In the case where it would be okay for the server to know the IDs encountered by the user, what you suggested might be an viable option. The set of false positives will be small and could be enriched with lots of fake IDs and then be checked by the server. (My approach presented in this issue would make less sense then - a single filter would likely suffice, given the expected-to-be low number of false positives).

dan-blank commented 4 years ago

A small update: The proposed method should save more space than I thought since I did not factor in the following: 1) When downloading two or more cuckoo filters, the user can compare which IDs matched positive between the tables. When one ID is included in one table but not in the other, then it was a false positive. 2) When checking against the second filter, the user does not need to check all observed IDs, but only the ones that matched the first table. This should produce way fewer false positives. 3) The expected false positivity rate is multiplicative: If two tables t1 and t2 were downloaded and a ID id1 appeared in both, then the likelyhood of id1 being a false positive is t1*t2. That means that the last users in the chain don't need to download a high-precision filter anymore.
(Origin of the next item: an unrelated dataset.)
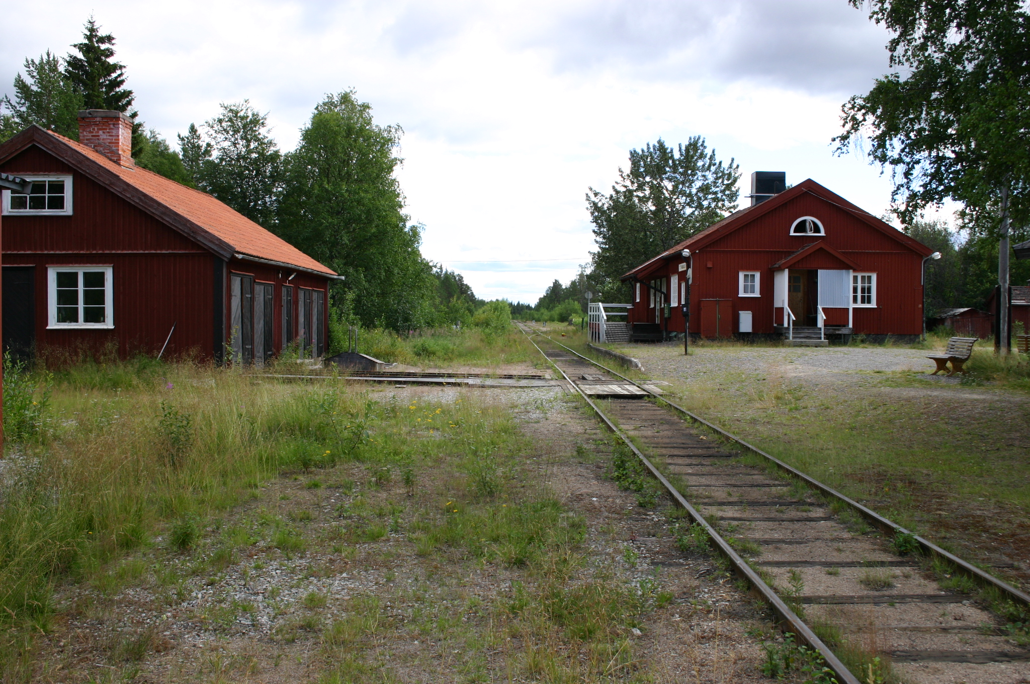 Bahnhof Kabdalis 11.08.04
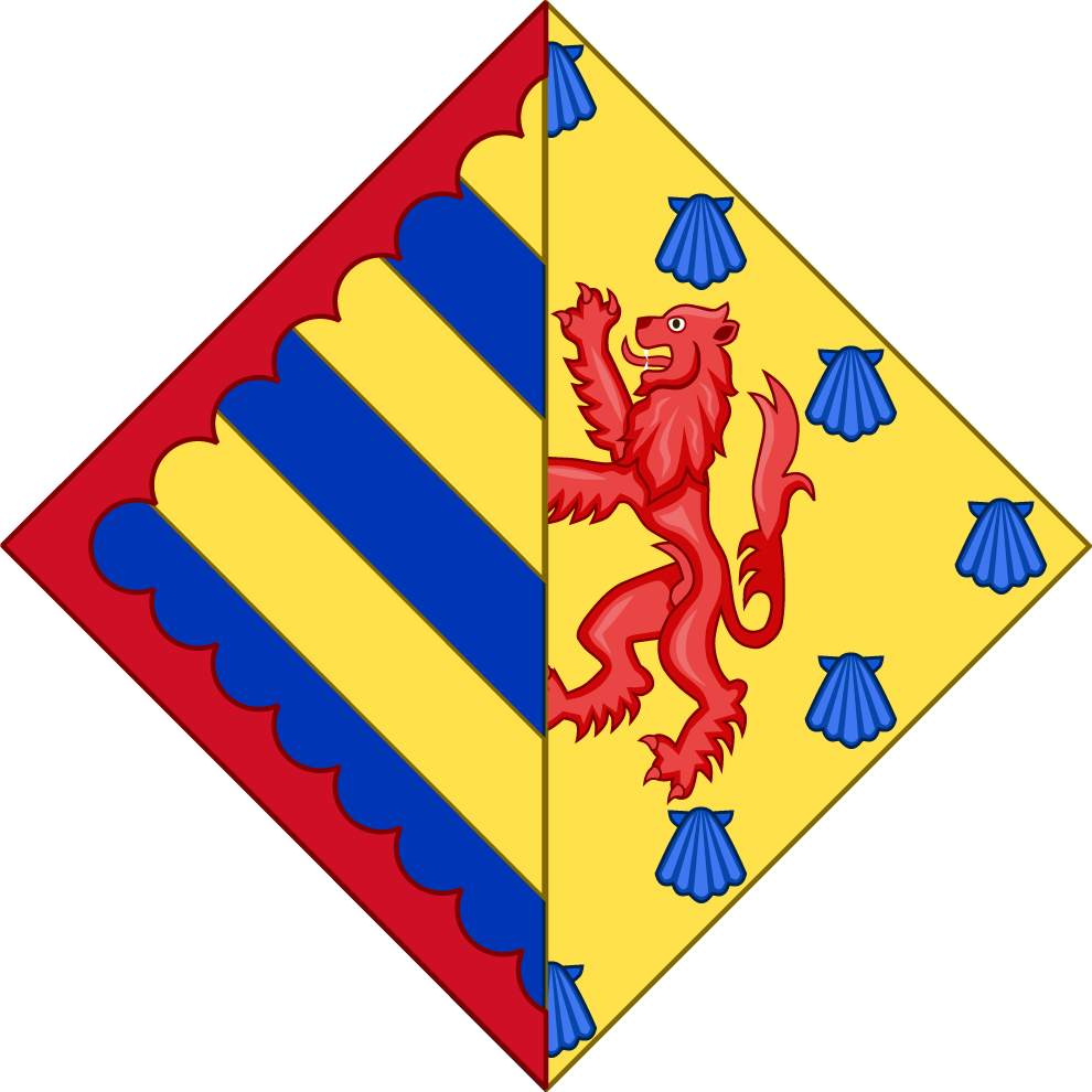 Armes d'Agnès de Dampierre, dame héritière de Bourbon

@lbarman @kennypaterson At this current point, would it make sense to pursue this direction further? I could update my proposal with this new insight and the data of the current whitepaper. I expect maybe a 10-15% higher increase in saved data and a minimal overhead for the least lucky users of around 5% (down from something like > 100% overhead). This approach would benefit both the hybrid and the unlinkable approach. However this costs time and if it is not helpful, I would like to spend time on other things for now.

Last, I want to thank you for the great work you all achieved!